Permíteme romper algo más y luego Sylvia puede jugar a ser la doctora.
—Sylvia quería reírse en algún punto pero en cambio, bostezó —Buenas noches, Elliot —dijo antes de cerrar la puerta y escuchar sus pasos alejarse después de un minuto.
Estaba allí parada con la espalda hacia el brujo negro que la miraba ya que no se había movido.
—Sabes que tiene razón, esto no necesita ningún cuidado.
—Sylvia giró la cabeza para decir —No lo había planeado —sus ojos se estrecharon al hombre, para preguntarle —No te metas en cosas que no te conciernen —podía ver el tinte de curiosidad en los ojos del brujo negro por saber qué estaba pasando entre ella y Elliot.
—Isaías la miró de vuelta —Le hiciste pensar que algo está pasando entre nosotros.
—No hay nada que le haga pensar eso.
Gracias por tu medicina, también deberías irte a descansar ahora y mantenerte alejado de esto, a menos que quieras que te hiera yo misma —su voz era cortante y abrió la puerta para que él saliera.

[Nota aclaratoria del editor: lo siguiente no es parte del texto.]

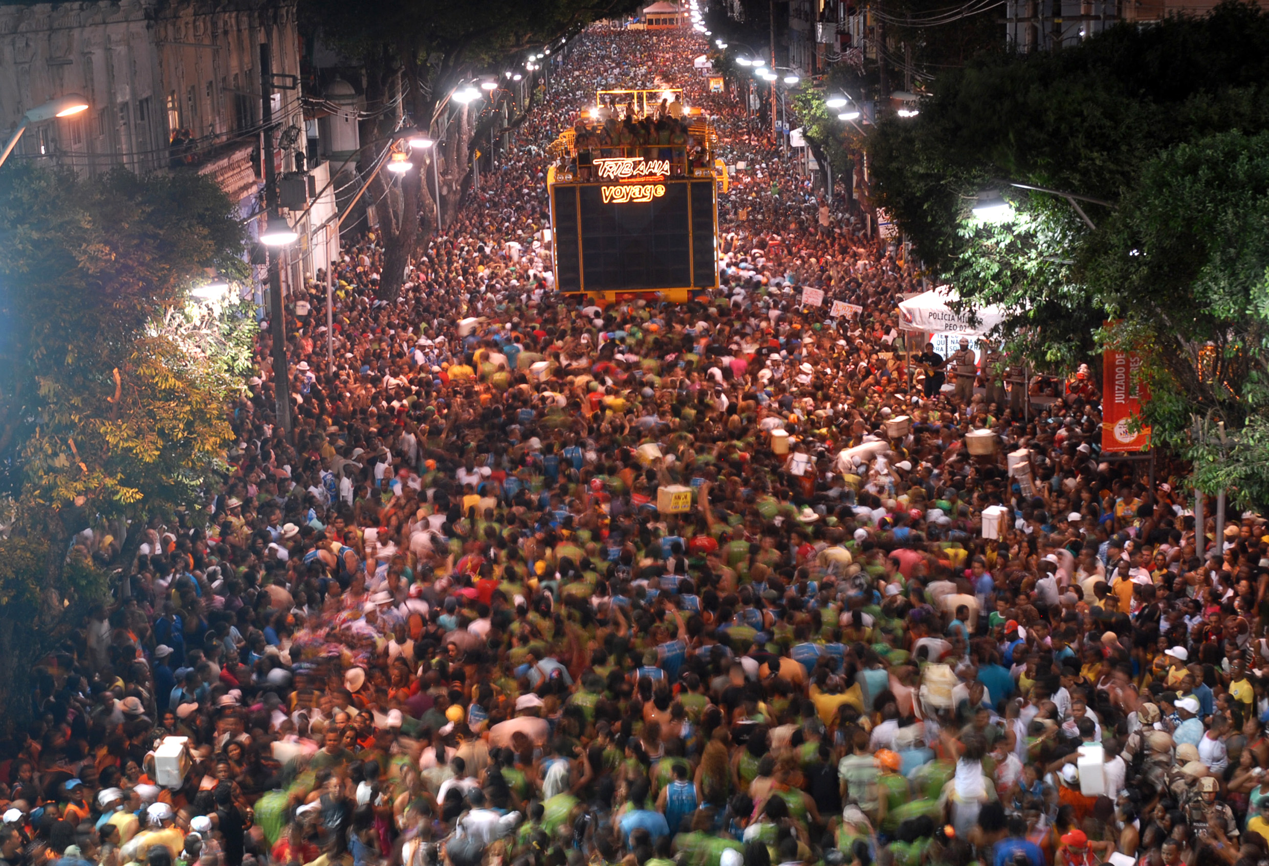 Bloco da Camisinha, Carnaval de Salvador, Bahia, Brazil

—Isaías asintió con la cabeza, haciendo una reverencia y diciendo —Buenas noches, mi dama.
—Sylvia cerró la puerta y soltó el aliento que había estado conteniendo.
Frotándose los lados de la sien, se quitó los zapatos y se dirigió directamente a la cama para caer sobre ella.
Decidiendo tomar el baño después de despertarse ya que se sentía cansada.